• **Exercise directions**
Exact reproduction required: the lines below from the line with "Restaurante Parrilla All Boys" to the line with "Adalbertstraße 62; Mietshaus, viergeschossiger", both ends included, and no others.

• **Input data**
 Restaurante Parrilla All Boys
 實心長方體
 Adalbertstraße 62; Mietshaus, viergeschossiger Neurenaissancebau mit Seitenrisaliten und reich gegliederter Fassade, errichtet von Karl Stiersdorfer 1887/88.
...
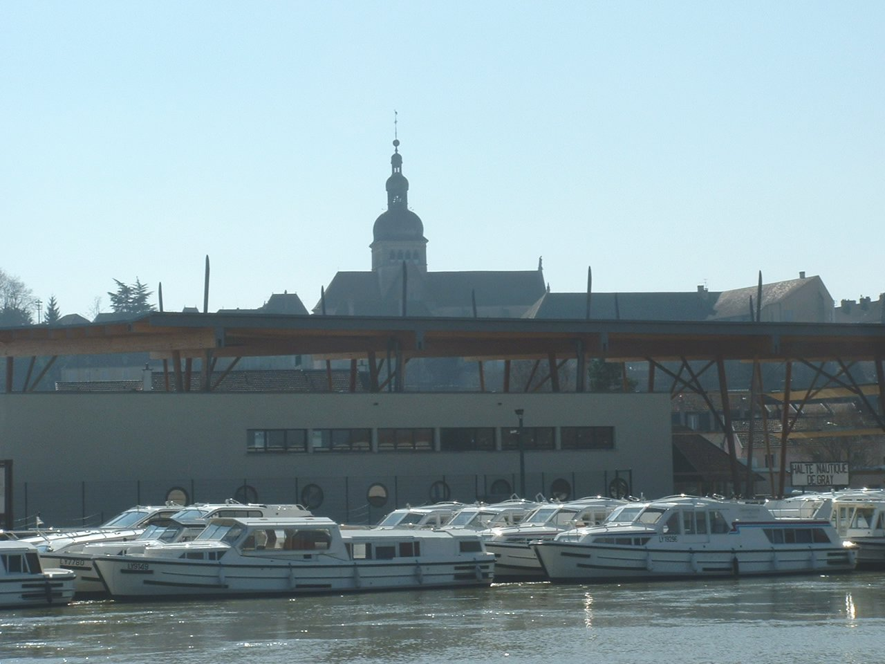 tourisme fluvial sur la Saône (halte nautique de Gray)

• **Exercise result**
 Restaurante Parrilla All Boys
 實心長方體
 Adalbertstraße 62; Mietshaus, viergeschossiger Neurenaissancebau mit Seitenrisaliten und reich gegliederter Fassade, errichtet von Karl Stiersdorfer 1887/88.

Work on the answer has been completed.